Detection of low levels of O₂^•- by NOX4. NOX4 expression was induced by addition of tetracycline 1 μg/mL for 24h and hydroethidine (HE) was added for 60 min. The specific product of HE by O₂^•- was measured by LC-MS-MS in cells and in the medium showing that NOX4 generates O₂^•- (A), which is released in the medium (B). Detection of O₂^•- by WST-1 similarly shows that NOX4 releases low levels of extracellular O₂^•-. Data are presented as mean ± SD of minimum three separate experiments with Mann Whitney test (ns: p>0.05; *: p≤0.05; **: p≤0.01; ***: p≤0.001). (C) Rate of O₂^•- measured with WST-1 probe in cells.
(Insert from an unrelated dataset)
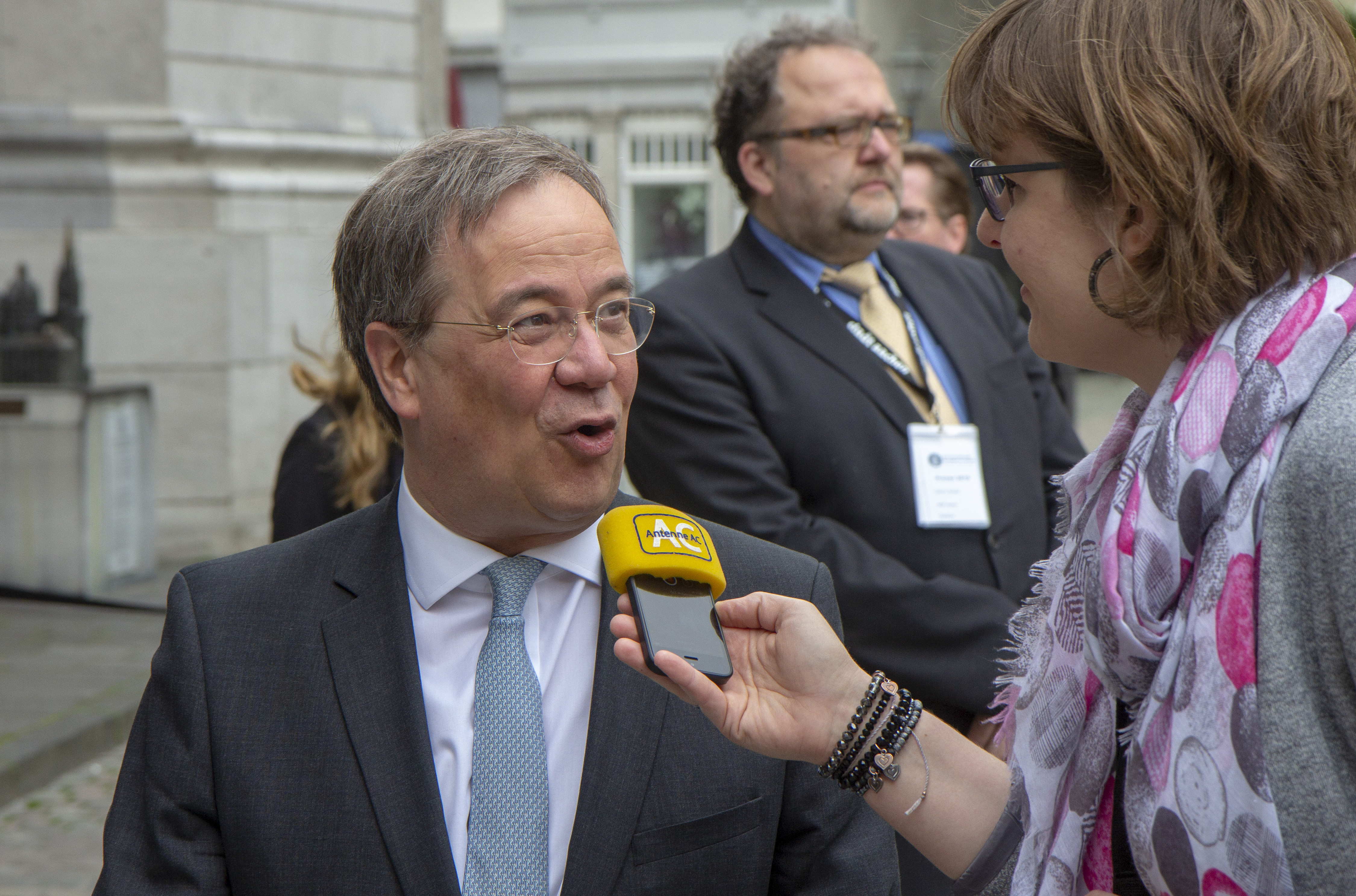 Armin Laschet vor dem Aachener Dom im Rahmen des Karlspreises 2019 am 30. Mai 2019 in Aachen.

Data are shown in pmol per minute for 50,000 cells, calculated using the Beer-Lambert Law with ϵ_{440 nm} 37∙10³ M^-1.cm^-1.

Supplementary figure 3

Concentration-response ofGKT13781in NOX1 and NOX4 expressing cells. (A) Chemical structure of GKT137831. The inhibitory activity of GKT137831 was measured using Amplex red/HRP (B) and WST-1 (C). GKT137831 inhibits the Amplex red/HRP signal even in the presence of H₂O₂ alone and is inactive on both NOX1 and NOX4 in the WST-1 assay. Data were normalized to control (DMSO) and fitted to a sigmoidal dose-response curve using GraphPad. Data are presented as mean of three experiments ± SD.

Supplementary figure 4

Concentration-dependent response of VAS2870 and Ebselen in NOX2 and NOX5 membranes. The inhibitory activity of VAS2870 (A) and Ebselen (C) was measured on NOX2 membranes and NOX5 membranes using WST-1. Precipitation of VAS2870 was visible as an increase of absorbance at 600 nm in the measured wells with the highest concentration of compound (B).